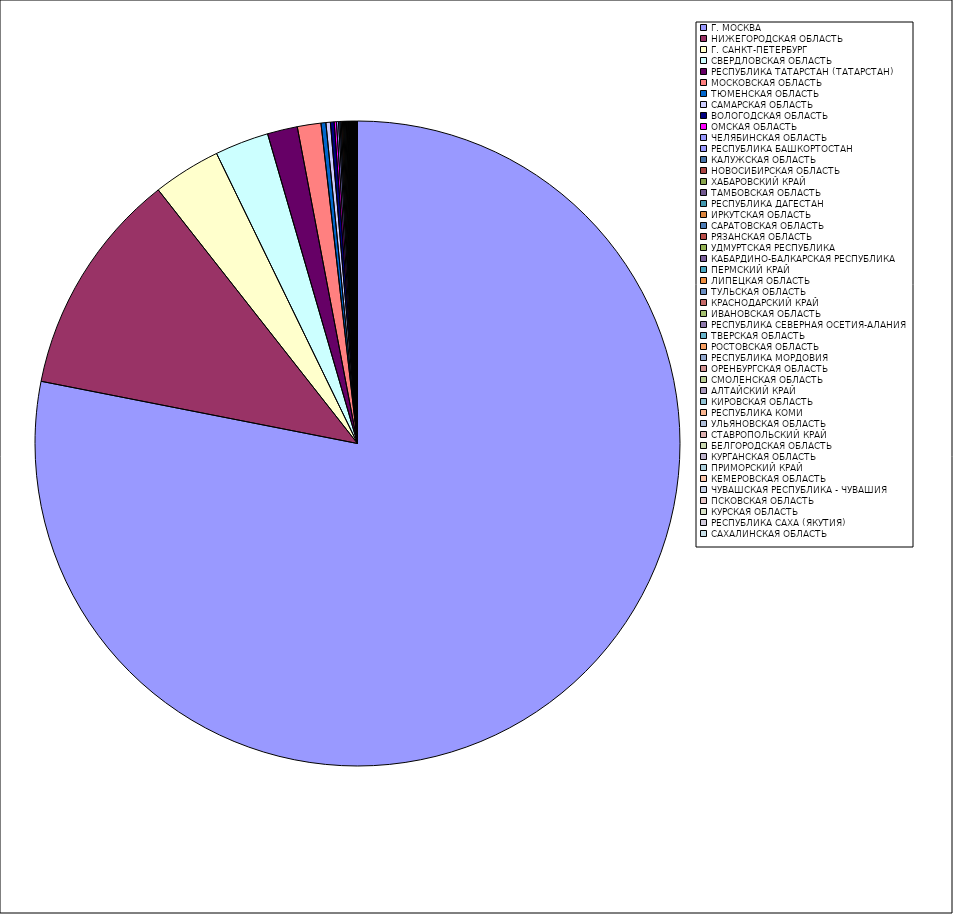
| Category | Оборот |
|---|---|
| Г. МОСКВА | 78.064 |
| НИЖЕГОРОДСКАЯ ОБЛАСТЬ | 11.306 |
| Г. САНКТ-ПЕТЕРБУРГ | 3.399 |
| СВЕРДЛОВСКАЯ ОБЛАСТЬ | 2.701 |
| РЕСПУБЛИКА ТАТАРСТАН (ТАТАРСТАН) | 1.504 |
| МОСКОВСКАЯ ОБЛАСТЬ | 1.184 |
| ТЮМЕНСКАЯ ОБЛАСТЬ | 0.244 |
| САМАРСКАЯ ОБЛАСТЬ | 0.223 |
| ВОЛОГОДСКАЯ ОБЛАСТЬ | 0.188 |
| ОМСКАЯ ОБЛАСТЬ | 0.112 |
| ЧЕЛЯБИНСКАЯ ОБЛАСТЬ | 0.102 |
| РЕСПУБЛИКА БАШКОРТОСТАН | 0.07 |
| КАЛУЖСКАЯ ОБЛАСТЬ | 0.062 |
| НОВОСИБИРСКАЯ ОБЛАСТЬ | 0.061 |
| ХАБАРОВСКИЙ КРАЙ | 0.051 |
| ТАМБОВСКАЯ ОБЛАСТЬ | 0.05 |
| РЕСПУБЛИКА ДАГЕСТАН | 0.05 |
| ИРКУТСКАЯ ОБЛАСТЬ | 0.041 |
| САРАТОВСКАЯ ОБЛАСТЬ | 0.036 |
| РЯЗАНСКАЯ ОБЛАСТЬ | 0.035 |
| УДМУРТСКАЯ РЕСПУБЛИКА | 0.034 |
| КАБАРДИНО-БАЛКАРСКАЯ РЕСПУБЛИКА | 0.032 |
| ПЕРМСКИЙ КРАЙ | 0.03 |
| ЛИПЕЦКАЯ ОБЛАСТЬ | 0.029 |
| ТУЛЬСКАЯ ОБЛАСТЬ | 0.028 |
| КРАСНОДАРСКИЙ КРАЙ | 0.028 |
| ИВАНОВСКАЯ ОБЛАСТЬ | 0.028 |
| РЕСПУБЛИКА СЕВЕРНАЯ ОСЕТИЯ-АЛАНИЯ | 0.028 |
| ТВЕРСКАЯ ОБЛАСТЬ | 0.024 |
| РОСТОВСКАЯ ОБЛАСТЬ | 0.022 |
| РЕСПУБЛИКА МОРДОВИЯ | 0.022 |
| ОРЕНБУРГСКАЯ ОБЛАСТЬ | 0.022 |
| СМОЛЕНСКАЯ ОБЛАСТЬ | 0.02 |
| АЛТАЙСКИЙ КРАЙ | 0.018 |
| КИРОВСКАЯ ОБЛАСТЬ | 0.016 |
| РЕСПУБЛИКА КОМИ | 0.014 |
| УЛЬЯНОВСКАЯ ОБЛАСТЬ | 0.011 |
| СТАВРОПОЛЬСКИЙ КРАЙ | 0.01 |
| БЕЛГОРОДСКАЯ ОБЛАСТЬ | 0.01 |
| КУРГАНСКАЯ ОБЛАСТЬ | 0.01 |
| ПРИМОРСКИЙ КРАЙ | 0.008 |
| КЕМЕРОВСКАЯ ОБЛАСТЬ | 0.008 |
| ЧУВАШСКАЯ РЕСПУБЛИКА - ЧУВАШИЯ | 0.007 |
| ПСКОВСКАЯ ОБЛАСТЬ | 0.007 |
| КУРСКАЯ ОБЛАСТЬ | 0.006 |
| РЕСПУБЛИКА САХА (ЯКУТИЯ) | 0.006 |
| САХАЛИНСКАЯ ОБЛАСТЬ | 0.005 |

# EXERCISE DESCRIPTION:
Pictures are to be left out; otherwise, retype exactly the lines from the first line of the data through the line containing "БЕЛГОРОДСКАЯ ОБЛАСТЬ | 0.01 |".

# OUTPUT FOR THIS TASK:
| Category | Оборот |
|---|---|
| Г. МОСКВА | 78.064 |
| НИЖЕГОРОДСКАЯ ОБЛАСТЬ | 11.306 |
| Г. САНКТ-ПЕТЕРБУРГ | 3.399 |
| СВЕРДЛОВСКАЯ ОБЛАСТЬ | 2.701 |
| РЕСПУБЛИКА ТАТАРСТАН (ТАТАРСТАН) | 1.504 |
| МОСКОВСКАЯ ОБЛАСТЬ | 1.184 |
| ТЮМЕНСКАЯ ОБЛАСТЬ | 0.244 |
| САМАРСКАЯ ОБЛАСТЬ | 0.223 |
| ВОЛОГОДСКАЯ ОБЛАСТЬ | 0.188 |
| ОМСКАЯ ОБЛАСТЬ | 0.112 |
| ЧЕЛЯБИНСКАЯ ОБЛАСТЬ | 0.102 |
| РЕСПУБЛИКА БАШКОРТОСТАН | 0.07 |
| КАЛУЖСКАЯ ОБЛАСТЬ | 0.062 |
| НОВОСИБИРСКАЯ ОБЛАСТЬ | 0.061 |
| ХАБАРОВСКИЙ КРАЙ | 0.051 |
| ТАМБОВСКАЯ ОБЛАСТЬ | 0.05 |
| РЕСПУБЛИКА ДАГЕСТАН | 0.05 |
| ИРКУТСКАЯ ОБЛАСТЬ | 0.041 |
| САРАТОВСКАЯ ОБЛАСТЬ | 0.036 |
| РЯЗАНСКАЯ ОБЛАСТЬ | 0.035 |
| УДМУРТСКАЯ РЕСПУБЛИКА | 0.034 |
| КАБАРДИНО-БАЛКАРСКАЯ РЕСПУБЛИКА | 0.032 |
| ПЕРМСКИЙ КРАЙ | 0.03 |
| ЛИПЕЦКАЯ ОБЛАСТЬ | 0.029 |
| ТУЛЬСКАЯ ОБЛАСТЬ | 0.028 |
| КРАСНОДАРСКИЙ КРАЙ | 0.028 |
| ИВАНОВСКАЯ ОБЛАСТЬ | 0.028 |
| РЕСПУБЛИКА СЕВЕРНАЯ ОСЕТИЯ-АЛАНИЯ | 0.028 |
| ТВЕРСКАЯ ОБЛАСТЬ | 0.024 |
| РОСТОВСКАЯ ОБЛАСТЬ | 0.022 |
| РЕСПУБЛИКА МОРДОВИЯ | 0.022 |
| ОРЕНБУРГСКАЯ ОБЛАСТЬ | 0.022 |
| СМОЛЕНСКАЯ ОБЛАСТЬ | 0.02 |
| АЛТАЙСКИЙ КРАЙ | 0.018 |
| КИРОВСКАЯ ОБЛАСТЬ | 0.016 |
| РЕСПУБЛИКА КОМИ | 0.014 |
| УЛЬЯНОВСКАЯ ОБЛАСТЬ | 0.011 |
| СТАВРОПОЛЬСКИЙ КРАЙ | 0.01 |
| БЕЛГОРОДСКАЯ ОБЛАСТЬ | 0.01 |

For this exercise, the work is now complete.